Bexleyheath has a reasonably high selection of national multiple outlets and is
ranked 156th out of 3,500 shopping centres in the UK by that criterion but is generally seen to be much like
any other small town. Few see it as a major centre.
Visitors come to the borough’s shopping centres overwhelmingly by car and only
Erith has a railway station reasonably close to the shopping centres.
Bexleyheath in particular suffers from the proximity of Bluewater where parking
is free and Charlton is beginning to make itself felt as yet another competitor destination.
A revamped Primark in Bluewater is seen as a serious threat to Bexleyheath.
Councillor Dourmoush said “that if we were serious about improving town centres free short term parking should be considered going forward”.
Crayford has the largest Sainsbury’s store in the UK but hasn’t got much more
going for it.
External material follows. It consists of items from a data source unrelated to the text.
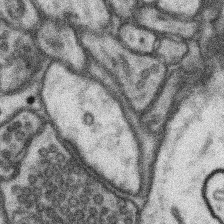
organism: Mouse
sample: Somatosensory cortex neuropil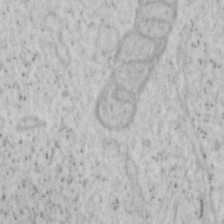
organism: Human
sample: HeLa cells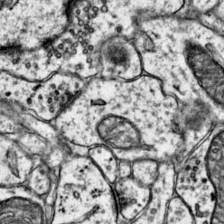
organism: Mouse
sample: Primary visual cortex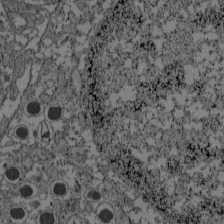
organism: C57BL Mouse
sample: Pancreatic islet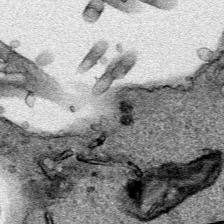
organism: Human
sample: Mitochondria in HCT116 cells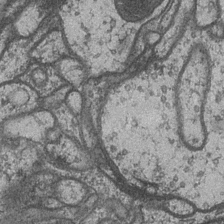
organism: Drosophila
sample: Optic medulla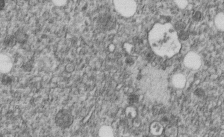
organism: C. elegans
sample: C. elegans embryo early stage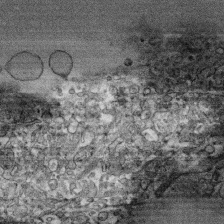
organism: Human
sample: CRL-1474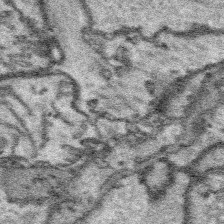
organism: Platynereis dumerilii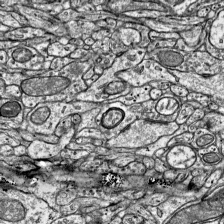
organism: Mouse
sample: Visual Cortex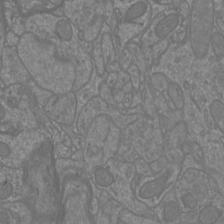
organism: Mouse
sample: Cortical neurons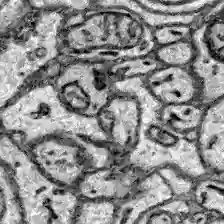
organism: Zebrafish
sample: Brain

The dog track was seen as a natural place for more flats if it
ever closed and so was Asda in Bexleyheath. Neither is likely in the near future
but once again it shows that Councils are prepared to build housing without, and even reducing, the supporting infrastructure.
However there are some bright spots to look forward to, Sidcup will get a small cinema and Bexleyheath will get free wi-fi before long.
The Town Centre Strategy is a huge 115 page document crammed with information
and the foregoing can only skim the surface of a very few things. Anyone with a
serious interest in retail should be studying the report very carefully.
For light relief here is what people have been saying about the local nightlife (plus Bexleheath by Day).
Bexleyheath Day and Night
Crayford and Erith (Night)
Sidcup and Welling (Night)
26 March (Part 2) - Jackie Belton
It only took eight months or so but Bexley seems to have found someone willing to work here as Chief Executive.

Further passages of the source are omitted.